Let $U,V\subset \mathbb{C}P^2$ be complementary sets (ie $U\simeq V^c$) with $M=U\cap V$ a $3$-manifold. Assume further $M$ is orientable.
My question is, must it be the case that one of $i_*:H_2(U;\mathbb{Q})\to H_2(\mathbb{C}P^2;\mathbb{Q})$ or $i_*:H_2(V;\mathbb{Q})\to H_2(\mathbb{C}P^2;\mathbb{Q})$ are non-zero.
I would be happy with $\mathbb{Z}_2$ in place of $\mathbb{Q}$ as well.
Here is an argument using cup products, which shows that whenever $\mathbb{C}P^2=U\cup V$ for open sets $U$ and $V$, one of the inclusions $U,V\subseteq \mathbb{C}P^2$ must be non-trivial on second homology.

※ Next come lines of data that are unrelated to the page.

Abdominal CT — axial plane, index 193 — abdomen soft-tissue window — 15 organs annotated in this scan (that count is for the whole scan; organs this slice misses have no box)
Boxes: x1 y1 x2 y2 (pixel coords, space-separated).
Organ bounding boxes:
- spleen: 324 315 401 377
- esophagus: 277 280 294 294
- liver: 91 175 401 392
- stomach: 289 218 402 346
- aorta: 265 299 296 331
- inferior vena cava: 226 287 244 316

Working with coefficients in an arbitrary field $k$, cohomology is dual to homology. By the naturality of the Universal Coefficient Theorem, for an arbitrary subset $U\subseteq \mathbb{C}P^2$ we have a commutative diagram $$ \begin{array}{ccc} H^2(\mathbb{C}P^2;k) & \cong & \operatorname{Hom}_k(H_2(\mathbb{C}P^2;k),k) \newline \downarrow & & \downarrow \newline H^2(U;k) & \cong & \operatorname{Hom}_k(H_2(U;k),k) \end{array} $$ which shows that if $H_2(U;k)\to H_2(\mathbb{C}P^2;k)$ is zero, then so must be $H^2(\mathbb{C}P^2;k)\to H^2(U;k)$.

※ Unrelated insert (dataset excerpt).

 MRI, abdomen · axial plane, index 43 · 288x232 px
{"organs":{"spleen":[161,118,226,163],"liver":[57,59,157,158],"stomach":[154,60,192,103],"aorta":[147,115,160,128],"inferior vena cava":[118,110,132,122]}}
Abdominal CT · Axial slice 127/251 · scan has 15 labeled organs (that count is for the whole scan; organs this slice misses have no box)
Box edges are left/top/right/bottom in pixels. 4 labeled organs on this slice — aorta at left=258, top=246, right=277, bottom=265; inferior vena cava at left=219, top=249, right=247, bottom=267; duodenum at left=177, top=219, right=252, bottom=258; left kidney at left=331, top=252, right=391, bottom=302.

Omitting coefficients from now on, it follows that the generator $x\in H^2(\mathbb{C}P^2)$ is the image of a class $x_U\in H^2(\mathbb{C}P^2,U)$. Likewise, $x$ is the image of a class $x_V\in H^2(\mathbb{C}P^2,V)$ if $H_2(V)\to H_2(\mathbb{C}P^2)$ is zero. But then by naturality of cup products, $x\cup x$ must be the image of $x_U\cup x_V\in H^4(\mathbb{C}P^2,U\cup V)=0$, a contradiction.